= Required action =
Word for word, restate the entries below from their first line through the line that contains "2011.0 | 34.9 |".

= Records provided =
:::::

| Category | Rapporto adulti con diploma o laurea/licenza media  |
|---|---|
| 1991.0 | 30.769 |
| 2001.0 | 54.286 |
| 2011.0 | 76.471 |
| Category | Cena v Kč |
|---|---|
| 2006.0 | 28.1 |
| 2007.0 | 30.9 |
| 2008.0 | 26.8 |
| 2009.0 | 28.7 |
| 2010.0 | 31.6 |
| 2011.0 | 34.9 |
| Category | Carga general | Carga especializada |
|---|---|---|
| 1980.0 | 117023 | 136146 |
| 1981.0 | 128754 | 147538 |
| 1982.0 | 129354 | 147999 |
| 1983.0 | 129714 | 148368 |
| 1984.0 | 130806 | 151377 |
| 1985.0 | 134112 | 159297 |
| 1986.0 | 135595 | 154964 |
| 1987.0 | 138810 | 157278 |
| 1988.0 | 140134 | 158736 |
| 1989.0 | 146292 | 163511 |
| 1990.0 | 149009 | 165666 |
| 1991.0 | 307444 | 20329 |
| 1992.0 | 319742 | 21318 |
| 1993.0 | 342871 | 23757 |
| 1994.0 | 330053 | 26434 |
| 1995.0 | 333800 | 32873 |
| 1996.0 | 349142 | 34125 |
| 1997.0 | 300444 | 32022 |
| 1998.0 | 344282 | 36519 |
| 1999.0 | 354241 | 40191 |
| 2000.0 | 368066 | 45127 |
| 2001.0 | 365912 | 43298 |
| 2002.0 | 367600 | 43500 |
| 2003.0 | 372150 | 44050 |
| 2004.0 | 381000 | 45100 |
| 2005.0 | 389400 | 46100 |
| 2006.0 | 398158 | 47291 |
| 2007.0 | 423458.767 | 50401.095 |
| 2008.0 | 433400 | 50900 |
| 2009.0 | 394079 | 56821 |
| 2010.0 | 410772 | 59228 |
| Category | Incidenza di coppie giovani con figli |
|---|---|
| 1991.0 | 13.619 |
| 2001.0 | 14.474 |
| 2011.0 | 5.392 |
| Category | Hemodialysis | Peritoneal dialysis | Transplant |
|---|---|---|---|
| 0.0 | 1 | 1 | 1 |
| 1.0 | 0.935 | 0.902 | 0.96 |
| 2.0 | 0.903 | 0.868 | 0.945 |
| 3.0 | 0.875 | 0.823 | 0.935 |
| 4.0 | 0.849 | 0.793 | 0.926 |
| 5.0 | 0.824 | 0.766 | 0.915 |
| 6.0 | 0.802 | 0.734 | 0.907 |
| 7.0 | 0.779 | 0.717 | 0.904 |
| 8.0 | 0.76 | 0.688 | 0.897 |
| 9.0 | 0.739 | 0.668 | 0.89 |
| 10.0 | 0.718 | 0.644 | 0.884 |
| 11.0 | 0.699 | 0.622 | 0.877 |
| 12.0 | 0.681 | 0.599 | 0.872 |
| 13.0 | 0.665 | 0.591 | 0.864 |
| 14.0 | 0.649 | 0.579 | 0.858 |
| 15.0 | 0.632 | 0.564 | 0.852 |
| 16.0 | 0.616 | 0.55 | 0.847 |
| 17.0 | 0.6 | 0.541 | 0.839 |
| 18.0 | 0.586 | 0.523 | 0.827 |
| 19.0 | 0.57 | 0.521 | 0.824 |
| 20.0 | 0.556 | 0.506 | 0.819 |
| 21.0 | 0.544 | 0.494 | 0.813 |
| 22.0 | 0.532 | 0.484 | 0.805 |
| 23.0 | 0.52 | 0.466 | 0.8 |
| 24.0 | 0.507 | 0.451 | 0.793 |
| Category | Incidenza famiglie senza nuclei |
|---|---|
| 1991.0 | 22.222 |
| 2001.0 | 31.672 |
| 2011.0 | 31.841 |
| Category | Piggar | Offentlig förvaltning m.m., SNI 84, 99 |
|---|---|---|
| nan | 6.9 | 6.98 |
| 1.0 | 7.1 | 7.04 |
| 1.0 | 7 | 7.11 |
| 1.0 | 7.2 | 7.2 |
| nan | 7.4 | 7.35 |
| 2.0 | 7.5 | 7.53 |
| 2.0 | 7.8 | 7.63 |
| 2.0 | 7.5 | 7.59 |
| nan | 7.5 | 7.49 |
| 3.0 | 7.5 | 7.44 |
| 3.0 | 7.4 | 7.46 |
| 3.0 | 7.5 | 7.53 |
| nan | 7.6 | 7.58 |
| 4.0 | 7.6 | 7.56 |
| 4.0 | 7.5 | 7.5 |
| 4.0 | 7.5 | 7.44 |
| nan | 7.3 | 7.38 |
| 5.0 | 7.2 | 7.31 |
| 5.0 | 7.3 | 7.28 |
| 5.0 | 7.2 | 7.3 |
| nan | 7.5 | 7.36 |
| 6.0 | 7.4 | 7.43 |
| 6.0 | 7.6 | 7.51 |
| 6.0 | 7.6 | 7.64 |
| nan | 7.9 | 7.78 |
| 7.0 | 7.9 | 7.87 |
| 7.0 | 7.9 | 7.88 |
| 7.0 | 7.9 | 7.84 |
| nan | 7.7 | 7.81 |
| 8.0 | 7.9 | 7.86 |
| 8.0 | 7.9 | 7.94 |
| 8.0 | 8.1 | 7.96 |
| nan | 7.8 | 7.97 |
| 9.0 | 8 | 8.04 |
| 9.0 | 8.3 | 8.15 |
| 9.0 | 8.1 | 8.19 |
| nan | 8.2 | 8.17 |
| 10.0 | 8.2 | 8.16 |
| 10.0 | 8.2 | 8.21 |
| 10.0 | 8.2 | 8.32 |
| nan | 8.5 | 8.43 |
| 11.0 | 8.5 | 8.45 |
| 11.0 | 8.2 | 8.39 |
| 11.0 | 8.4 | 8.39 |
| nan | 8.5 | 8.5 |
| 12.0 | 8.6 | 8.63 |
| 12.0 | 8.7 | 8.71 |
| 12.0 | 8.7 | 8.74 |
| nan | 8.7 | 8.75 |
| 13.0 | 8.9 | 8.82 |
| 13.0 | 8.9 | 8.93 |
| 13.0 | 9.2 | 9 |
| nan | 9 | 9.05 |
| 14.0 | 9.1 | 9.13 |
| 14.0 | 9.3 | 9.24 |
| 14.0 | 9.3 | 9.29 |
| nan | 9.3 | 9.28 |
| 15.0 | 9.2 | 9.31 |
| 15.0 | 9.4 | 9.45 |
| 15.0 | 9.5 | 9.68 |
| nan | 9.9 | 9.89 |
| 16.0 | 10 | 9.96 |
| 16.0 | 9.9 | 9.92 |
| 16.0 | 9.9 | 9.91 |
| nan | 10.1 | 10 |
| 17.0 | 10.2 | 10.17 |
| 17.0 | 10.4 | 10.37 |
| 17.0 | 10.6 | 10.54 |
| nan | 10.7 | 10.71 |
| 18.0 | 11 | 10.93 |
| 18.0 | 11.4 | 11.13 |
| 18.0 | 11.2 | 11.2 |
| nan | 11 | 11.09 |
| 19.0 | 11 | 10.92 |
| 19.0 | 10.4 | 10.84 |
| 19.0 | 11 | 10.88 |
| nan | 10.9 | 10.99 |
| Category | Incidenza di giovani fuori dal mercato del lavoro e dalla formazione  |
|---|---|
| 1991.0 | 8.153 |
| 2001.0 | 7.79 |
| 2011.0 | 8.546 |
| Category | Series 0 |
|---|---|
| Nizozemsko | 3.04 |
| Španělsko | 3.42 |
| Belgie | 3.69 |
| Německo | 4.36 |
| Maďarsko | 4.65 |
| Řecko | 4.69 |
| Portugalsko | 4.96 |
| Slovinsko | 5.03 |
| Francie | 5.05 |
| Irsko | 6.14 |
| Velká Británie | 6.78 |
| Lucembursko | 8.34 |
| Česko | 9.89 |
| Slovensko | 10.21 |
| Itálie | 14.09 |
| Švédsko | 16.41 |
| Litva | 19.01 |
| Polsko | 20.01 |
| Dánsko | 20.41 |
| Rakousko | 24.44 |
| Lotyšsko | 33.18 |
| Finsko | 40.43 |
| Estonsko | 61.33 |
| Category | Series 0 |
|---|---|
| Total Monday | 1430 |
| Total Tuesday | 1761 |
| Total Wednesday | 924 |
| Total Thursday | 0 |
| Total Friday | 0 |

:::::

= Solution for this task =
| Category | Rapporto adulti con diploma o laurea/licenza media  |
|---|---|
| 1991.0 | 30.769 |
| 2001.0 | 54.286 |
| 2011.0 | 76.471 |
| Category | Cena v Kč |
|---|---|
| 2006.0 | 28.1 |
| 2007.0 | 30.9 |
| 2008.0 | 26.8 |
| 2009.0 | 28.7 |
| 2010.0 | 31.6 |
| 2011.0 | 34.9 |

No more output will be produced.